> _WORK TASK_: Reproduce the records below in full and word for word, excluding pictures.
··· SUPPLIED MATERIAL
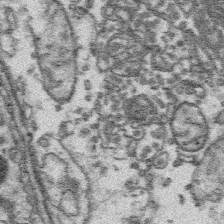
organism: Platynereis dumerilii
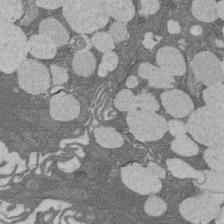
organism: Rat
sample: Salivary granule
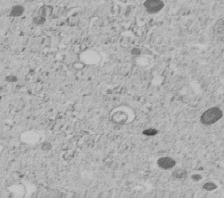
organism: C. elegans
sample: C. elegans embryo early stage
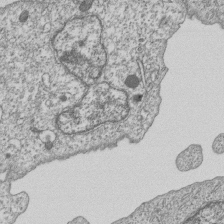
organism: Human
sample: MDA-MB-231 cells
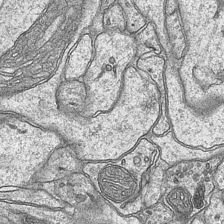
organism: Mouse
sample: CA1 Hippocampus
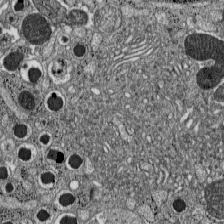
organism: C57BL Mouse
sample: Pancreatic islet
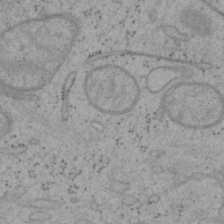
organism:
······
> _RESPONSE TO THE EXERCISE_:
organism: Platynereis dumerilii
organism: Rat
sample: Salivary granule
organism: C. elegans
sample: C. elegans embryo early stage
organism: Human
sample: MDA-MB-231 cells
organism: Mouse
sample: CA1 Hippocampus
organism: C57BL Mouse
sample: Pancreatic islet
organism:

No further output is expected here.